1: Can I do the cancan?
2: You mean may, not can
1: Can I do the canmay?
2: No, the first can
1: Can I do the maycan?
2: No. May I do the cancan
1: No
My grandfather poured his blood, sweat and tears into his career.
Amazing man. Horrible chef.
A jiffy is 1/100th of a second. No one has ever been back in a jiffy.
Amal Clooney bought hubby George a riding lawnmower for his 55th birthday. I have never been so jealous of a garden tool in my life.
Me: I feel good
My Brain: [scrolling through intrusive thought rolodex] “yeah ok, hang on”
I just posted a selfie and people told me to get well soon.
I don’t like the person I become when I’m alone in the break room with a box of donuts.
Date: I’m not into public displays of affection
Me (trying to impress): I FIND THIS MAN GROTESQUE
I wish there was something called the pizza/enchilada/beer diet where you lost weight. Cause I’m on it and that’s not what’s happening.

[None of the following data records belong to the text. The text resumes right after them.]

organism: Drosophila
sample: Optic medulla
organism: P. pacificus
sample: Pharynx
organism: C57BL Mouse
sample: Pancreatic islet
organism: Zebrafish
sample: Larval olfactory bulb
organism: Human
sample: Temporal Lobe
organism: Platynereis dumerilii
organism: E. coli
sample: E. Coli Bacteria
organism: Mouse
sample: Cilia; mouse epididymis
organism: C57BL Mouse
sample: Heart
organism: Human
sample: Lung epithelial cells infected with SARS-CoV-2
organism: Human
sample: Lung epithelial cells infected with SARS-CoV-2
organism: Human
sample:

Who has time to monitor followers/unfollowers?
I can barely keep track of my kids and I only have 1 of those.
Wait.
Two. I have 2 kids.
Familiarity with a stranger might mean they’re an old soul you knew in a former life.

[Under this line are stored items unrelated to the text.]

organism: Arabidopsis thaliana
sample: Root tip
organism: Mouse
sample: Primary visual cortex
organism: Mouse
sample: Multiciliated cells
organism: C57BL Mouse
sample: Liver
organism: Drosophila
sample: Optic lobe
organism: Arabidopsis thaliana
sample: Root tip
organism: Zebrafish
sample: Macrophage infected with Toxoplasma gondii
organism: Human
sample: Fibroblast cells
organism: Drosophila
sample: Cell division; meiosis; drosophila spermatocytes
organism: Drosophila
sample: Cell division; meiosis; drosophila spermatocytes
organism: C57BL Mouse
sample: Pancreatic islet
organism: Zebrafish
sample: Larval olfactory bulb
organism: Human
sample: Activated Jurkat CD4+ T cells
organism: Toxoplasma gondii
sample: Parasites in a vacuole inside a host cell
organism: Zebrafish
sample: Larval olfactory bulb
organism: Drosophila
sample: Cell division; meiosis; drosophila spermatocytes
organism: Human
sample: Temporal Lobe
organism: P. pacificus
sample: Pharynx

But it’s more likely a sociopath.
~Inspirational
They’re making kids learn Chinese characters in school, so they can pick out a really good lower back tattoo when they get older.
Possum 911: What’s your emergency
Possum: MY CHILDREN ARE ALL DEAD!
Possum 911: You sure they aren’t just playing?
Possum: Oh yeah
Park Ranger: Careful, someone saw a coyote out here earlier
Me: Ok, thanks
-20 minutes later-
*drives into a rock painted like a tunnel
You’re either you’re frolicking in this meadow with me, or you’re frolicking in this meadow against me.
E
E
E
E
E
e
e
e
e
e
ᴱ
ᴱ
ᴱ
ᴱ
ᴱ*dolphin diving off a cliff*
Them: So what do you do?
Me: I don’t
Sesame Street didn’t prepare me for any of this bullshit.

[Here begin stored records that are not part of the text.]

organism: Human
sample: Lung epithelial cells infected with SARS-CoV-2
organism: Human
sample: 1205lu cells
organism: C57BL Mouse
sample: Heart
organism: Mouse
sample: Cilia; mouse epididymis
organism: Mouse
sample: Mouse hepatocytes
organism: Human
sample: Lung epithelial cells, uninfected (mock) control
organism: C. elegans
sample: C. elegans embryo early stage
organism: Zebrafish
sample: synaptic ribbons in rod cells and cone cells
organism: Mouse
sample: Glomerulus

pharaoh: make my tomb a giant triangle
architect: ah yes, the triangle shape is strong and sturdy & the sides will be sloped so you can symbolically climb into the afterlife
pharaoh: [thinking about using it as a giant slide] yes
My favorite word in the English language is “Amen” because when I hear it I know you’re finally done asking Me for stupid shit.
WHAT DO WE WANT!!!
A cure for hangovers
WHEN DO WE WANT IT!!!
Please stop yelling
Guys, if you forget your girl’s birthday, just look into her eyes and say, “I love you.” Then run, because that is not going to help.